Outras medidas programáticas
As seguintes medidas adicionais integrariam também este programa federativo, visando estabelecer bases sustentáveis de financiamento ao gasto público subnacional, de um lado, e induzir a disciplina fiscal, de outro:
(1) Fortalecimento da arrecadação de ICMS – acabar com o vantajoso regime tributário das exportações de bens primários e semielaborados, por meio de emenda constitucional que retorne com a incidência do ICMS sobre as vendas externas do país desses produtos.
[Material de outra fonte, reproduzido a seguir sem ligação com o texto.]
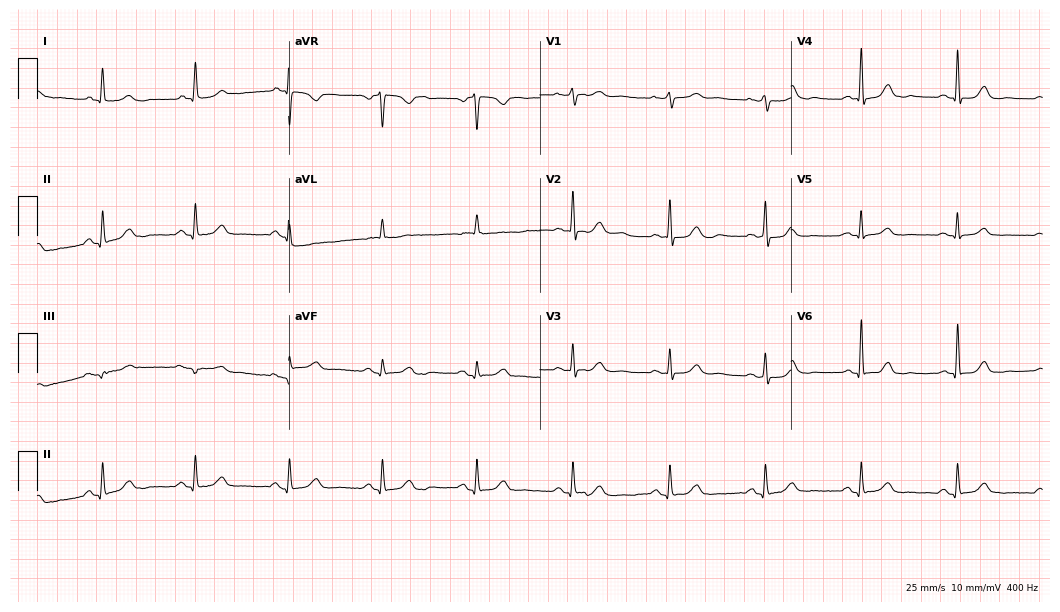
Standard 12-lead ECG recorded from a female, 79 years old (10.2-second recording at 400 Hz). Read as a normal ECG.
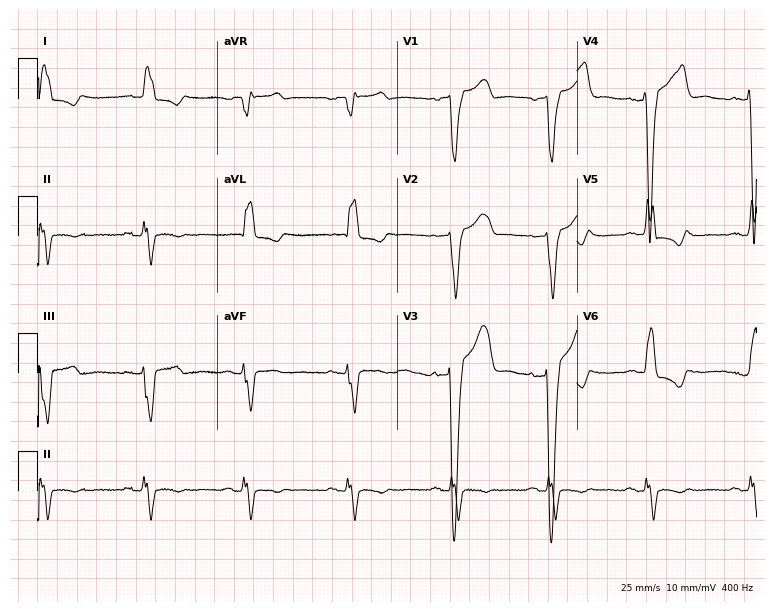
Standard 12-lead ECG recorded from a 69-year-old female patient (7.3-second recording at 400 Hz). The tracing shows left bundle branch block.
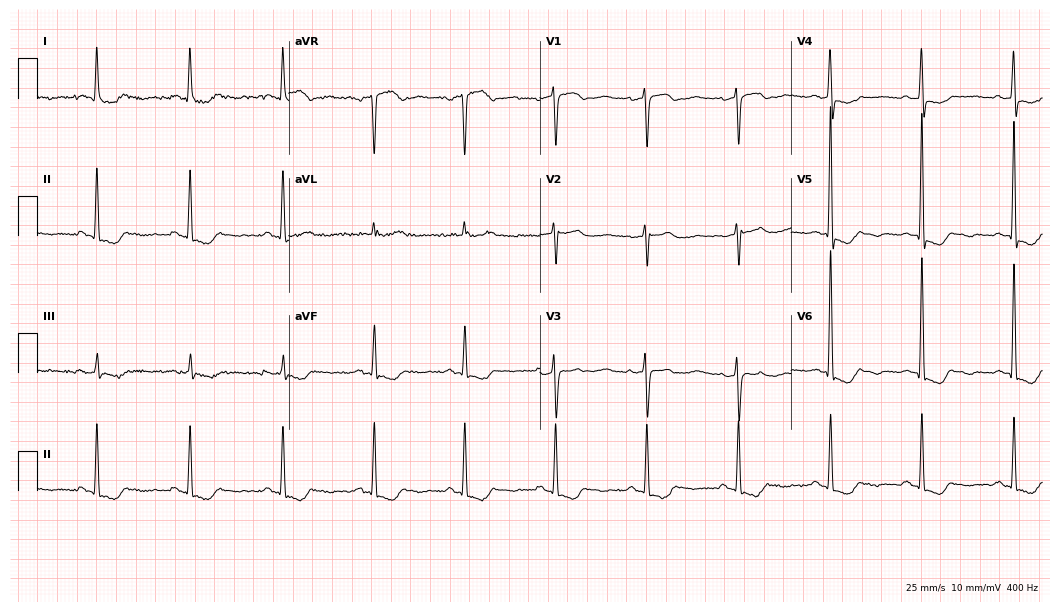
Electrocardiogram (10.2-second recording at 400 Hz), a 70-year-old female. Of the six screened findings (first-degree AV block, right bundle branch block, left bundle branch block, sinus bradycardia, atrial fibrillation, sinus tachycardia), none is recorded.

Pelo menos duas proposições nesse sentido estão em tramitação atualmente no Congresso: a PEC nº 42 (Senado) e a PEC nº 201 (Câmara dos Deputados), ambas de 2019.
(2) Mercado de dívida subnacional – Constituição de um mercado de dívida pública subnacional, com regulação compartilhada pelo Banco Central e a Secretaria do Tesouro Nacional (STN), com o objetivo de prover recursos de baixo custo e longo prazo para financiar as OCC de estados e municípios.
(3) Refinanciamento da dívida externa – implementação de uma operação de refinanciamento da dívida externa de estados e municípios, de modo a promover a troca desse passivo denominado em moeda estrangeira por títulos em moeda nacional, eliminando o risco cambial sobre as contas públicas subnacionais.
(4) Programa de indução ao equilíbrio fiscal – adoção de um programa com monitoramento pela STN que induza o equilíbrio fiscal e financeiro dos governos subnacionais, visando, primordialmente, a sustentação intertemporal da capacidade de gasto primário desses entes, com o atendimento de metas compulsórias consistentes com projeções de crescimento econômico e relacionadas à poupança corrente primária, líquida de transferências intergovernamentais e de outras de despesas de custeio; investimentos; endividamento; restos a pagar; disponibilidade de caixa não vinculada, dentre outros indicadores.
Um programa federativo de recuperação da capacidade de financiamento de gastos dos entes subnacionais tal como proposto acima seria bastante promissor no sentido de criar condições para induzir o redesenho do federalismo fiscal brasileiro. Mas outras medidas estruturantes seriam necessárias ainda para reverter o processo histórico de fragilização do papel desempenhado pelos estados na federação brasileira. O primeiro passo na direção desta transformação estrutural, contudo, precisa ser dado o mais breve possível.
*Danilo Jorge Vieira é doutor em economia aplicada pela Unicamp.